The Guy in the Alley Read Online Cara Dee

Categories Genre: Contemporary, M-M Romance Tags Authors:

Total pages in book: 94
Estimated words: 90098 (not accurate)
Estimated Reading Time in minutes: 450(@200wpm)___ 360(@250wpm)___ 300(@300wpm)

Standalone | Hurt/Comfort | Age Gap | Blue-Collar Romance | Found Family
Get comfortable for a love story that promises Chicago grit, sizzling heat, a playful rivalry between a White Sox diehard and a Cubs fan, and an autistic boy’s dream to see the ocean.
There was nothing like starting the new year with a snowstorm and trying to keep a sinking ship afloat in the middle of Chicago. Trace Kalecki had grown up at the Dearborn Clover, an Irish sports bar that’d been in his family since the late 1800s. He loved the place. He lived and breathed the Clover, from its staff and the sports memorabilia on the walls to the creatively named items on the menu and the soup kitchen they hosted twice a week. But the business was a damn headache too.

One night, when he was wrestling garbage bags out to the dumpsters in the alley, he heard a broken plea for help.

Ben O’Cleary was mostly hoping the snowstorm was going to finish him off once and for all. He was cold, hungry, drowning in defeat, and now wounded, too. Wasn’t it just great? Almost fifty years old, and he couldn’t take care of himself, much less his son and his old ma. Ashamed and shattered, he asked a young man for help, and…maybe that was the start of something new?

That guy, Trace…? He had an offer for Ben.


The Guy in the Alley is a stand-alone spinoff following The Guy in the Window. While the main characters from the first book do cross over briefly, it’s not necessary to read it to get the full enjoyment of The Guy in the Alley.

Disclaimer: No fans of the White Sox, Cubs, Red Wings, Dallas Stars, Preds, Cleveland, Canucks, Minnesota, St. Louis, or Green Bay were seriously injured in the making of this book. Probably no Yoopers either.

*************FULL BOOK START HERE*************


Trace Kalecki

“Dearborn Clover, Trace speaking,” I said, answering the phone as I logged in to the computer. I wasn’t a fan of our new payment system; it was a whole fucking process just to open the register.

“Yeah, hi, I was wondering if you’re showing the home game tonight,” a man said.
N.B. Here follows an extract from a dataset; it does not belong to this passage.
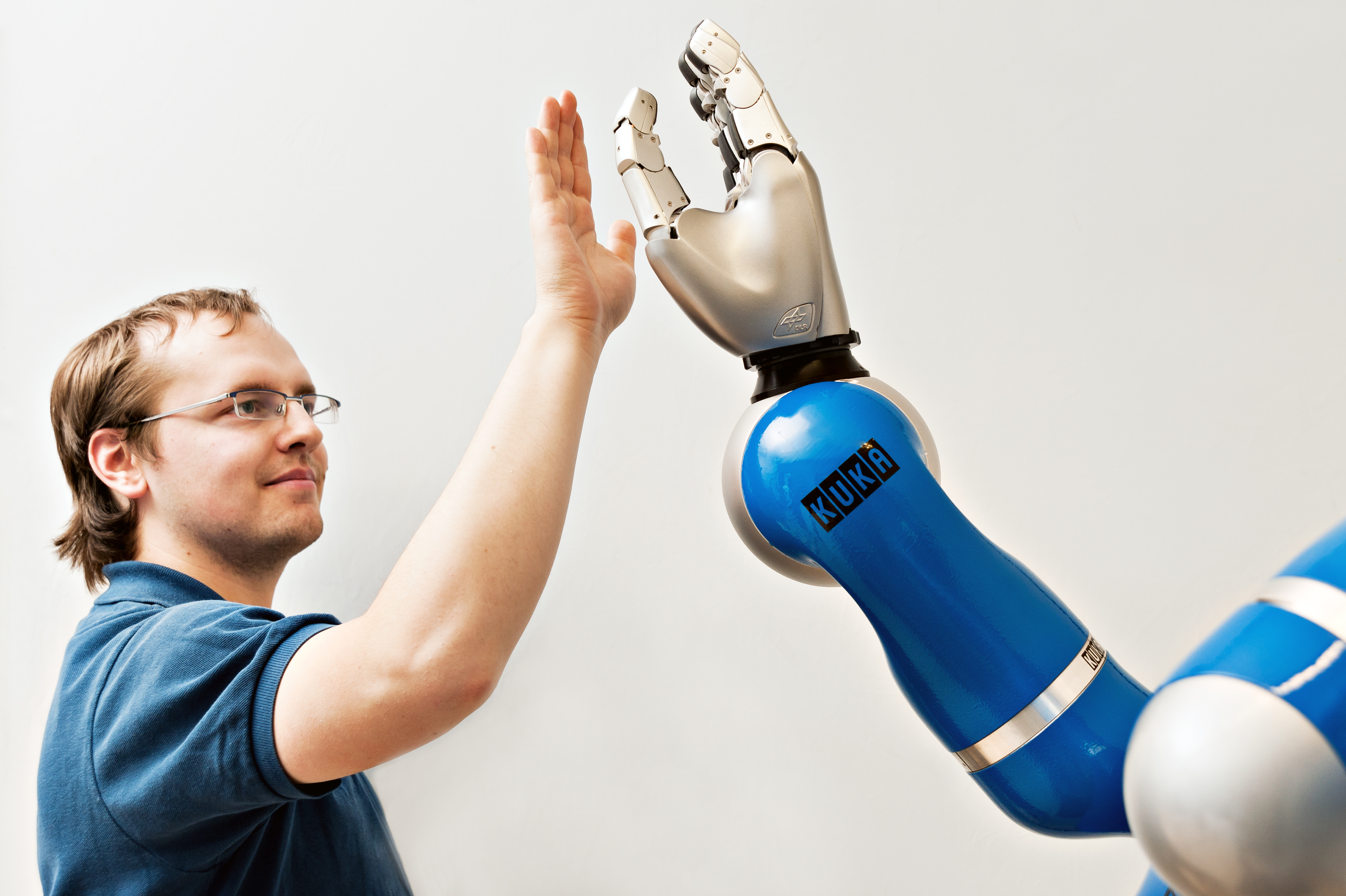 Stipendienprogramm

What the fuck was it with people? Did they call a clothing store and ask if they sold shirts? Huh? Christ. This was a sports bar smack-dab in the middle of Chicago—yeah, we were showing the home game. Didn’t matter the sport either; the answer was yes.

“Absolutely,” I replied.

“Great, thanks.” The guy hung up, and I sighed impatiently and finally got into our system. We were good to go for a new day. Two big games. We were bound to be busy tonight. Most of the tables were booked from seven.

Adam showed up a few minutes later, and I waited to see Bella running after…

“Where’s my girl?” I asked. I had another week to make her OD on Chicago before they returned to California.

Adam rolled his eyes and tore off his beanie and gloves. “Ev casually threw out that he was spending the day watching old movies, so she stayed with him. I swear she loves him more than she loves me sometimes.”

I chuckled and did a final wipe-down of the bar. He could complain, but he loved it. He’d been with his architect hubby a few years now, going back and forth between Berkeley and Chicago, and when I heard Bella had begun calling Ev Dad and saying how much she loved California, I knew I’d lost her. She’d started school there last fall.

“How’s the new kid workin’ out?” Adam asked.

I pointed to the station where we kept cocktail garnishes. “He thought it was a good idea to cut up fruit right here.” Hence why I’d needed to wipe down the bar before we’d even opened. I’d come downstairs to find random lime wedges and cherries all over the counter. “He’s Petey’s problem now.” I’d sent him back to the kitchen.

“Look at you, being all boss-like.” Adam smirked and sat down on a stool. “Maybe you’ll survive without me.”

Yeah, maybe. Still felt weird, though. Adam and I were supposed to be the “kids” of the place. I ran all over, doing what was necessary. Adam had been a bartender here for six or seven years. Then, all of a sudden, my folks decided to retire and move to Florida. They’d already been snowbirds for a decade or so, leaving me in charge over the winter. Which I’d been happy with. I was only thirty-two, so I had been in no rush to shoulder more responsibility.

Now the whole fucking place was mine.

“You okay, bud?”

I chewed on the inside of my cheek and nodded once. I was okay—but a lot was riding on this quarter. I’d spent our meager savings on fixing the place up a bit, new padding for the booths, some chairs had been replaced, we’d repainted the walls dark red, new payment system, upgraded security, and a new menu design.